By AMY GOODMAN
The blood still stains the concrete balcony outside room 306 of the Lorraine Motel in Memphis, Tenn., where the Rev. Martin Luther King Jr. was assassinated on April 4, 1968. King was in Memphis supporting black sanitation workers striking for a union contract.
This past weekend, I came to Memphis for the National Conference on Media Reform but went directly from the airport to this sacred ground.
King is typically remembered for his pioneering civil-rights work and his commitment to non-violent social change, immortalized in his "I Have a Dream" speech at the 1963 March on Washington, D.C. Even as he stood with President Johnson as he signed the Civil Rights Act of 1964 and the Voting Rights Act in 1965, King was moving on.
The central issues that drove King in his final years were war and the poor.
On April 4, 1967, exactly one year before he was gunned down, King gave his watershed "Beyond Vietnam" address at the Riverside Church in New York:
"A few years ago there was a shining moment. It seemed as if there was a real promise of hope for the poor, both black and white, through the poverty program. Then came the buildup in Vietnam, and I watched this program broken and eviscerated. So I was increasingly compelled to see the war as an enemy of the poor."

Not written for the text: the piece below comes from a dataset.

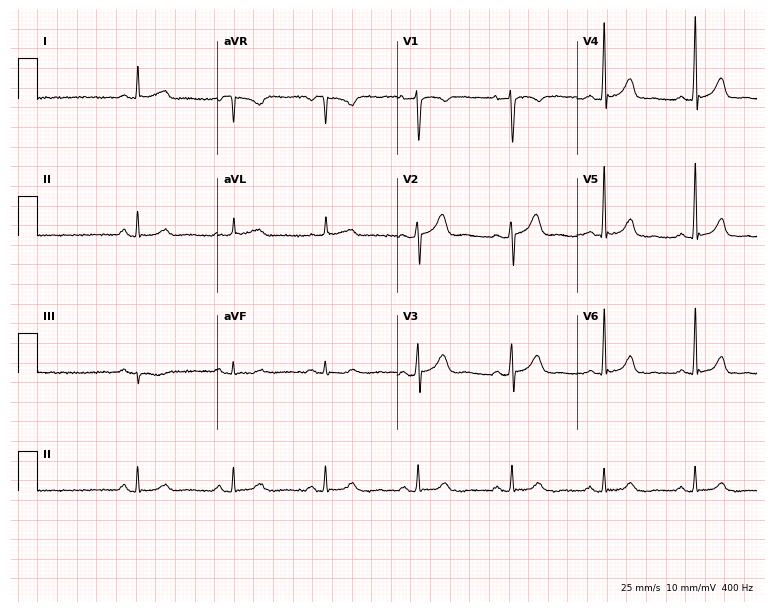
Resting 12-lead electrocardiogram (7.3-second recording at 400 Hz). Patient: a 49-year-old man. Read as a normal ECG.
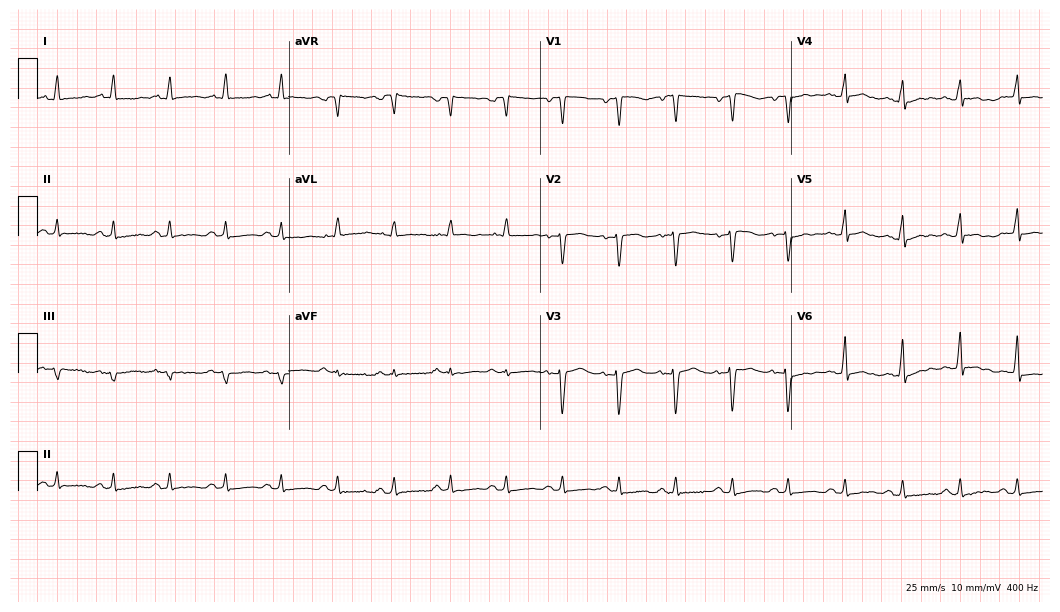
Electrocardiogram (10.2-second recording at 400 Hz), a woman, 42 years old. Interpretation includes sinus tachycardia (a sinus rate of 100 beats per minute or more).

He went on, "I am convinced that if we are to get on the right side of the world revolution, we as a nation must undergo a radical revolution of values."
The speech charted the course for King’s final year. He broadened the scope of his work, opposing the war and promoting a new, broad-based Poor People’s Campaign at home.
He also broadened his roster of enemies.
FBI wiretaps continued. J. Edgar Hoover described the Nobel Peace Prize winner as "an instrument in the hands of subversive forces." He was investigated by the Internal Revenue Service. Within the movement, he battled a rising, younger generation of militants who did not subscribe to his philosophy of non-violence. Mainstream newspapers editorialized against him.
At Ebenezer Baptist Church in Atlanta on April 30, 1967, King included the press in his critique: "I knew that I could never again raise my voice against the violence of the oppressed in the ghettos without having first spoken clearly to the greatest purveyor of violence in the world today — my own government. There is something strangely inconsistent about a nation and a press that would praise you when you say, 'Be non-violent toward (Sheriff) Jim Clark,' but will curse and damn you when you say, 'Be non-violent toward little brown Vietnamese children!' There is something wrong with that press."
Actor and activist Danny Glover was in Memphis this past weekend as well, advocating media reform. In November 2001, after Glover criticized the Bush administration’s use of military tribunals, the city of Modesto, Calif., almost uninvited him from its commemoration of Martin Luther King Jr. Day 2002. Glover wondered then: If King had lived, would he have been welcome at his own birthday celebration?
Memphis is still poor. It has one of the highest infant mortality rates in the U.S. We are a nation in a protracted war that is increasingly and aptly compared with Vietnam. To best honor King, consider the words of Judge D’Army Bailey, the founder of the National Civil Rights Museum, which is built around the Lorraine Motel: "This is not a day for ceremony. It ought to be a day for action."
As we move from our celebration of King’s birthday to Black History Month, we should collectively remember the fundamental struggles King waged against racism, poverty and militarism. That’s what he lived for, that’s what he died for. Instead of the eight-second "I have a dream" sound bite, we should make that dream a reality.
Amy Goodman hosts the radio news program "Democracy Now!" Distributed by King Features Syndicate.